For the purposes of thermodynamics, you can treat the propagating modes of the graviton (and superpartners) as independent scalar fields satisfying
\begin{equation}
\nabla_\mu \nabla^\mu \phi + \xi R \phi = 0.
\end{equation}
And then there's a very quick and dirty way to verify that $AdS_{d + 1}$ will behave like a box. Instead of a minimally coupled scalar with $\xi = 0$, you can consider a conformally coupled scalar with $\xi = \frac{d - 1}{4d}$. This will allow you to perform a Weyl rescaling on the metric to get
\begin{align}
&ds^2 = -\left ( 1 + \frac{r^2}{R^2} \right ) dt^2 + \left ( 1 + \frac{r^2}{R^2} \right )^{-1} dr^2 + r^2 d\Omega_{d - 1}^2 \\
\mapsto \;\; &ds^2 = -dt^2 + \left ( 1 + \frac{r^2}{R^2} \right )^{-2} dr^2 + \left ( 1 + \frac{r^2}{R^2} \right )^{-1} r^2 d\Omega_{d - 1}^2.
\end{align}
We can now get an effective volume of global $AdS_5$ as
\begin{align}
V &= \int \sqrt{g} \, dr \, d\Omega_3 \\
&= \mathrm{Vol}(S^3) \int_0^\infty \left ( 1 + \frac{r^2}{R^2} \right )^{-5/2} r^3 dr \\
&= \frac{2}{3} \mathrm{Vol}(S^3) R^4.
\end{align}
In the present problem there should of course be another piece due to the $S^5$.
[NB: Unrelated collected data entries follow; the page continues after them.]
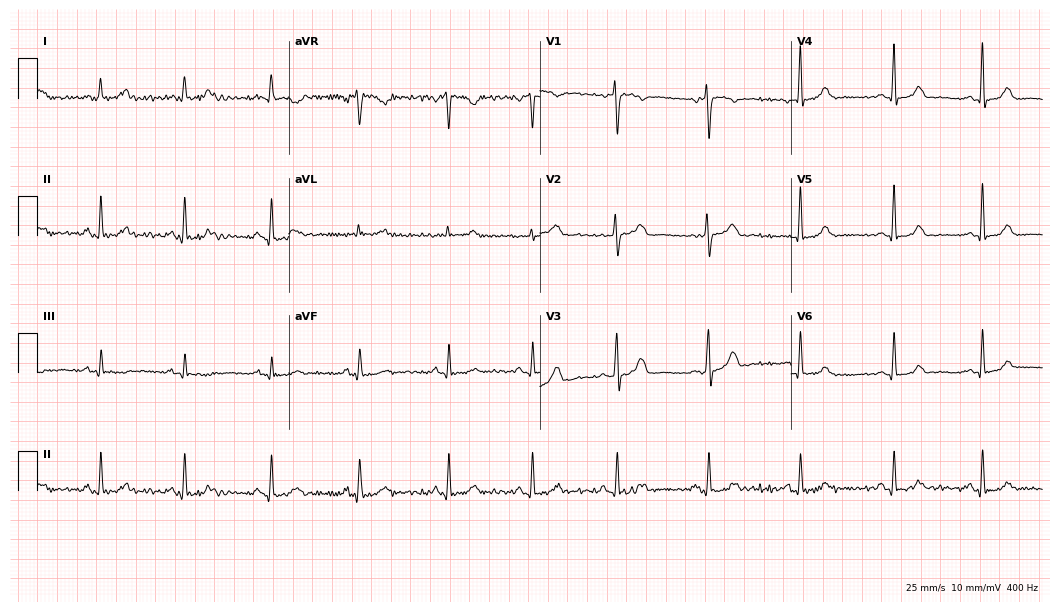
Electrocardiogram (10.2-second recording at 400 Hz), a female patient, 48 years old. Overall reading on record: normal ECG.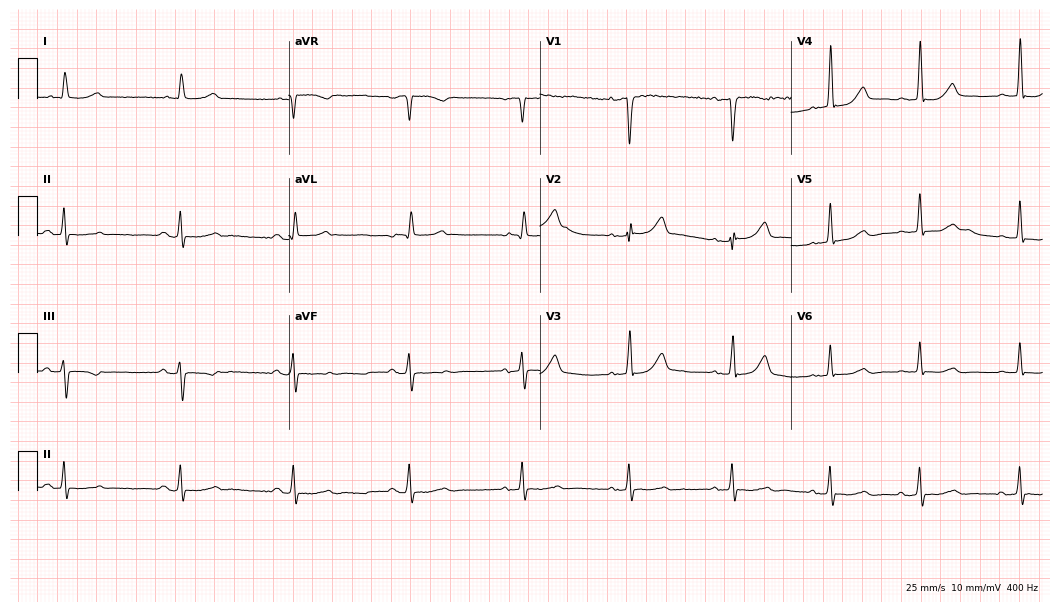
12-lead ECG from a 78-year-old female. Screened for six findings — first-degree AV block, right bundle branch block, left bundle branch block, sinus bradycardia, atrial fibrillation, sinus tachycardia — none is recorded. Other findings, if any, are not listed.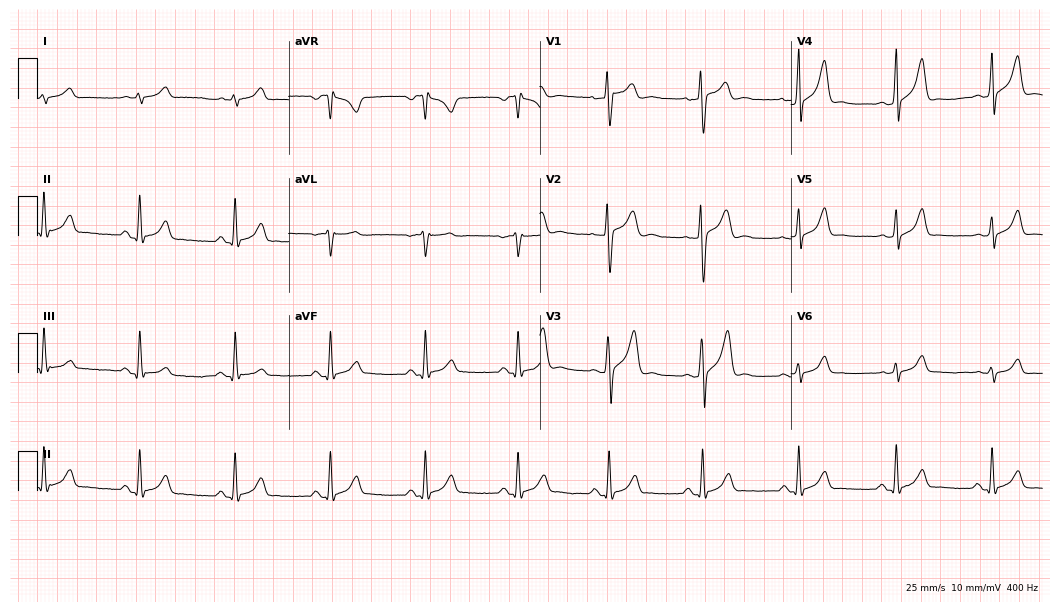
Standard 12-lead ECG recorded from a 31-year-old male (10.2-second recording at 400 Hz). None of these six findings is recorded: first-degree AV block, right bundle branch block, left bundle branch block, sinus bradycardia, atrial fibrillation, sinus tachycardia. Only these six findings were labelled.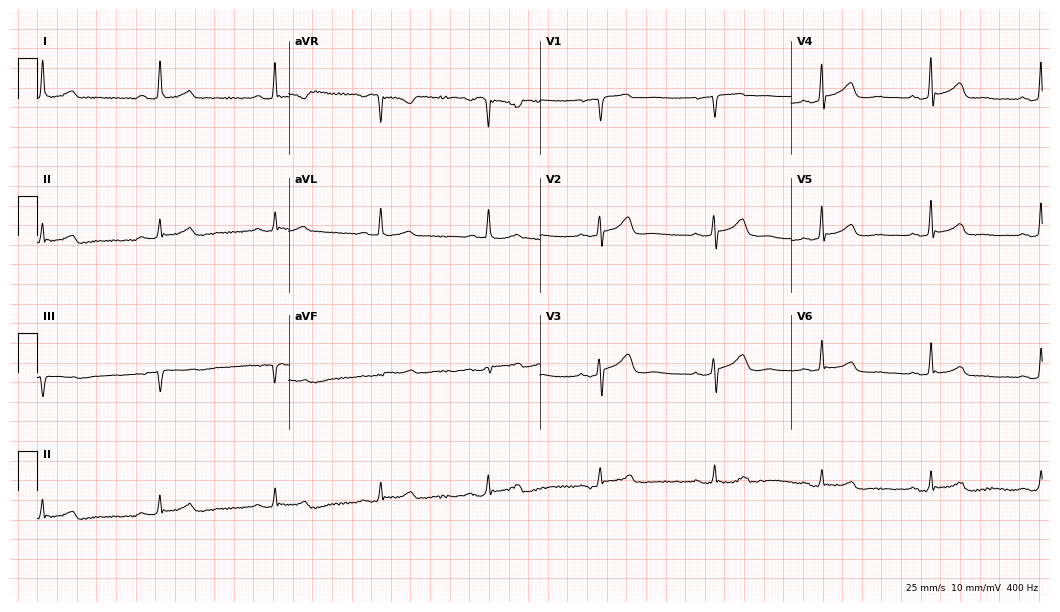
12-lead ECG from a 55-year-old female. Recorded interpretation: within normal limits.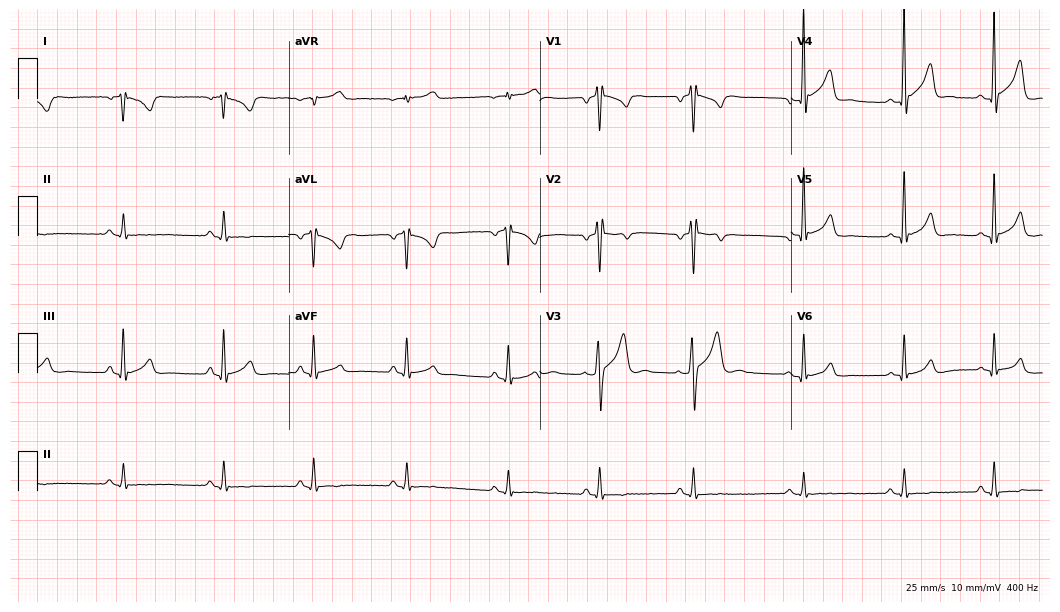
ECG — a 27-year-old man. Screened for six findings — first-degree AV block, right bundle branch block, left bundle branch block, sinus bradycardia, atrial fibrillation, sinus tachycardia — none is recorded. Only these six findings were labelled.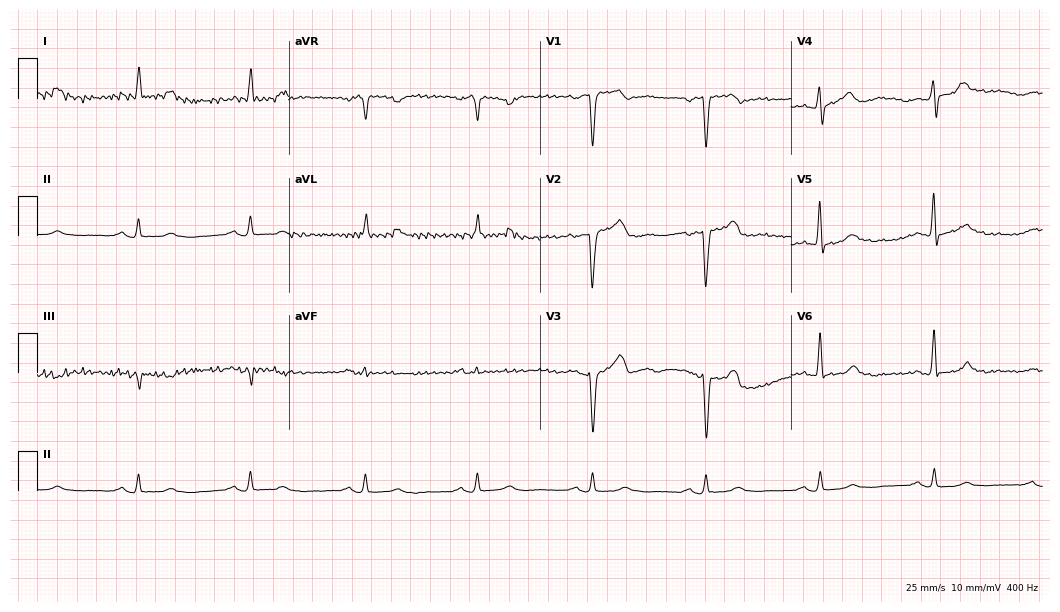
Standard 12-lead ECG recorded from a male patient, 85 years old. None of these six findings is recorded: first-degree AV block, right bundle branch block (RBBB), left bundle branch block (LBBB), sinus bradycardia, atrial fibrillation (AF), sinus tachycardia.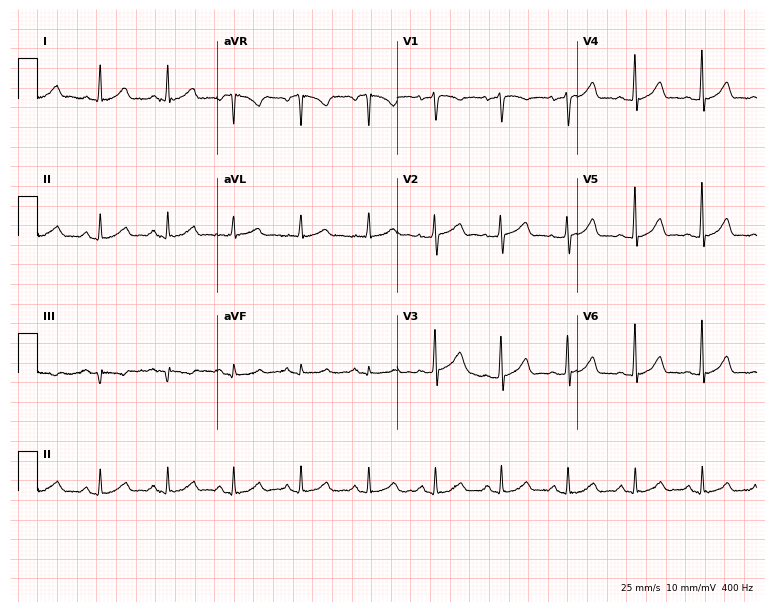
Resting 12-lead electrocardiogram. Patient: a woman, 46 years old. Read as a normal ECG.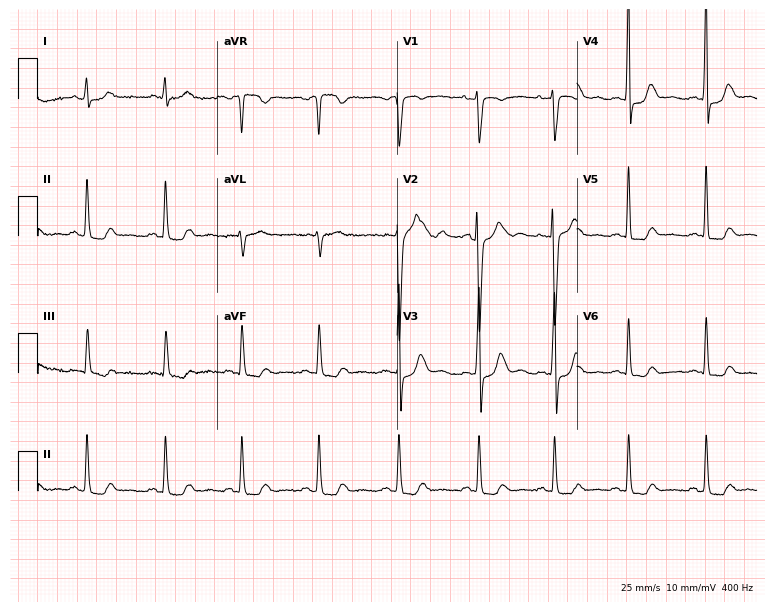
Electrocardiogram (7.3-second recording at 400 Hz), a woman, 45 years old. Of the six screened findings (first-degree AV block, right bundle branch block (RBBB), left bundle branch block (LBBB), sinus bradycardia, atrial fibrillation (AF), sinus tachycardia), none is recorded.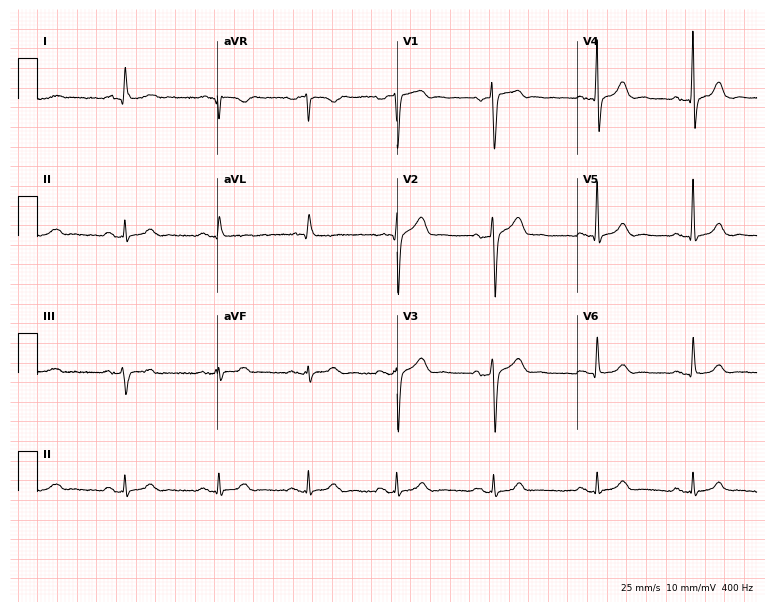
Resting 12-lead electrocardiogram. Patient: a 67-year-old male. None of these six findings is recorded: first-degree AV block, right bundle branch block, left bundle branch block, sinus bradycardia, atrial fibrillation, sinus tachycardia. Only these six findings were labelled.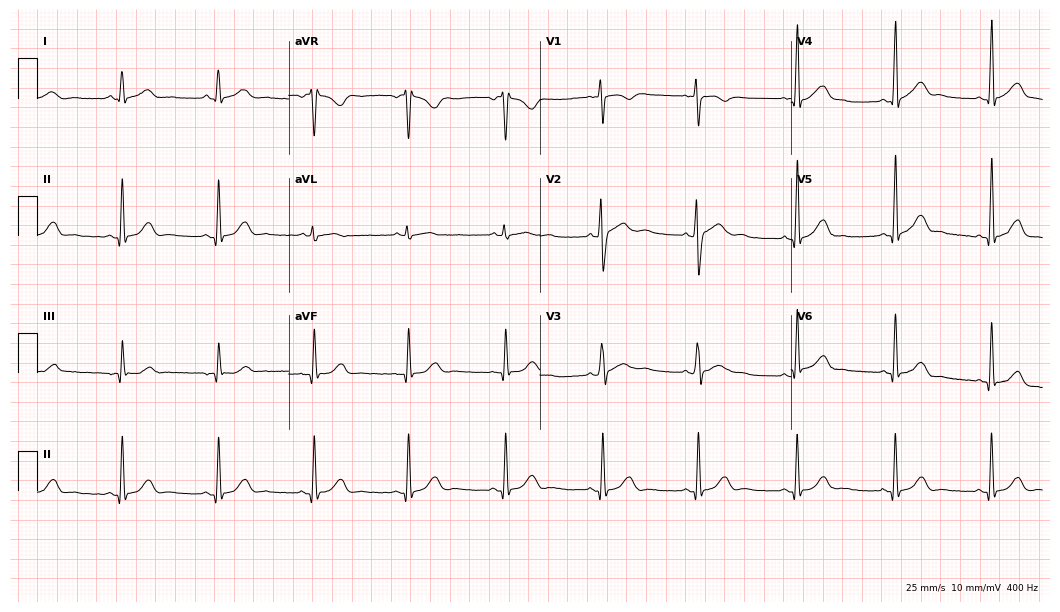
Electrocardiogram, a 28-year-old male patient. Overall reading on record: normal ECG.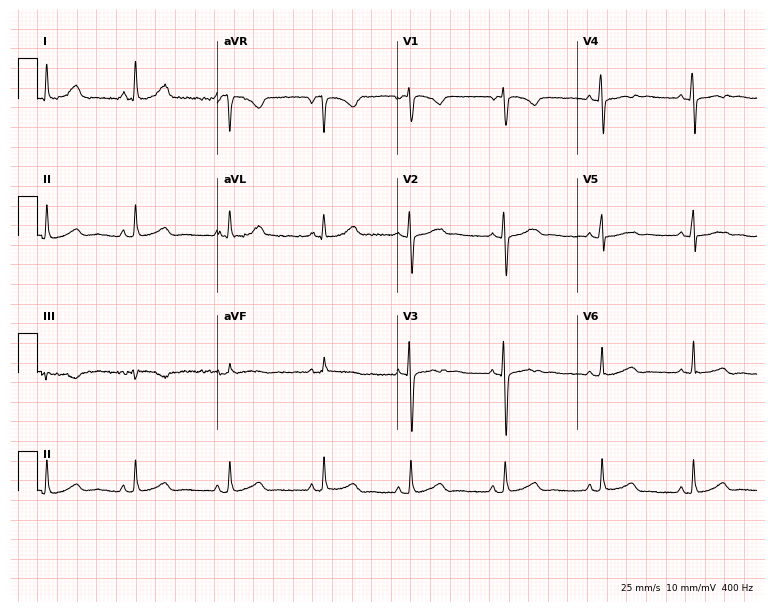
Resting 12-lead electrocardiogram. Patient: an 18-year-old female. Read as a normal ECG.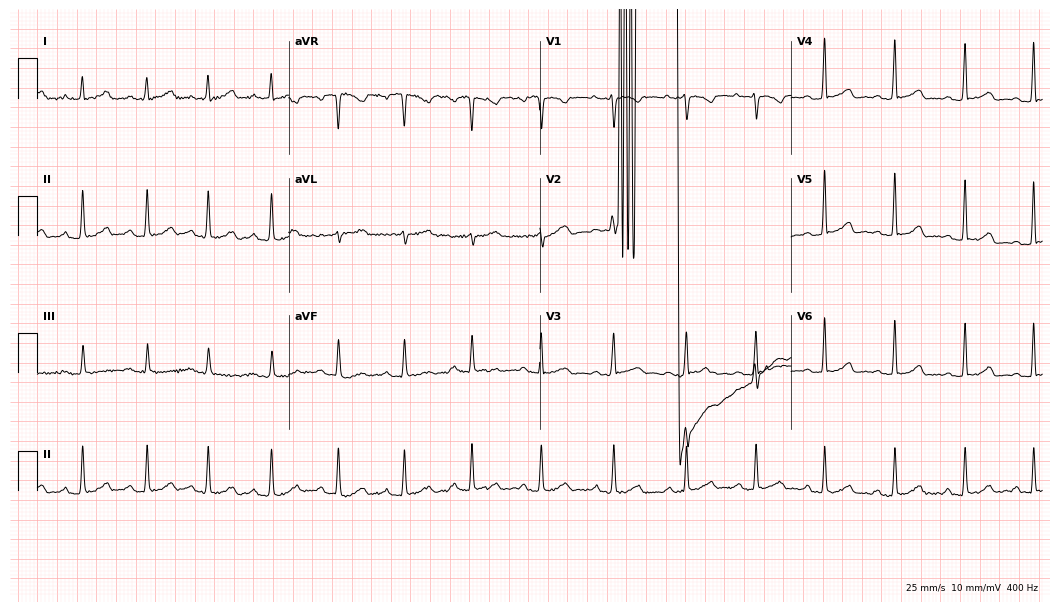
12-lead ECG from a 32-year-old female patient. Recorded interpretation: within normal limits.

To proceed with analyzing a gas of free fields, we know that for a fermion, there can be 0 or 1 quanta with momentum $p$ so we get a single mode partition function of $Z(p) = 1 + e^{-\beta |p|}$. For a boson, there can be arbitrarily many excitations so
\begin{equation}
Z(p) = 1 + e^{-\beta |p|} + e^{-2\beta |p|} + \dots = (1 - e^{-\beta |p|})^{-1}.
\end{equation}
To get the log of the full partition function, we sum over all modes, leading to
\begin{align}
\log Z &= \sum_p \log Z(p) \\
&\approx \int | \log (1 \pm e^{-\beta |p|}) | \frac{V d^d p}{(2\pi)^d} \\
&= \frac{V}{(2\pi \beta)^d} \Gamma(d) \mathrm{Vol}(S^{d - 1}) \zeta^{\pm}(d + 1).
\end{align}
In the last step, we have Taylor expanded the log and integrated term by term. The answer involves the Riemann zeta function $\zeta^-$ for bosons and the so called alternating zeta function $\zeta^+$ for fermions. Knowing that the free energy is
\begin{equation}
F = E - TS = -T \log Z,
\end{equation}
the formula for the entropy now follows from $S = - \frac{\partial F}{\partial T}$. However, the above is overkill if we aren't interested in the precise prefactor.
The slick way to find that $S \sim E^{d/(d + 1)}$ (so $E^{9/10}$ in $9 + 1$ dimensions) is to use scale invariance. Gravitons are massless and cannot introduce a scale beyond the $AdS$ radisu $R$. Therefore at temperatures much larger than $R^{-1}$ (but still much smaller than the string scale), entropy must be extensive. But entropy is a dimensionless quantity so the only way to achieve this is to have
\begin{equation}
S \sim V T^d.
\end{equation}
The same goes for internal energy but that needs to have one more power of temperature
\begin{equation}
E \sim V T^{d + 1}.
\end{equation}
Eliminating $T$ then yields $S$ in terms of $E$. As an aside, a free theory is not the only case where it's possible to determine the prefactor. Another is a 2d conformal field theory where modular invariance leads to the Cardy formula for the density of states.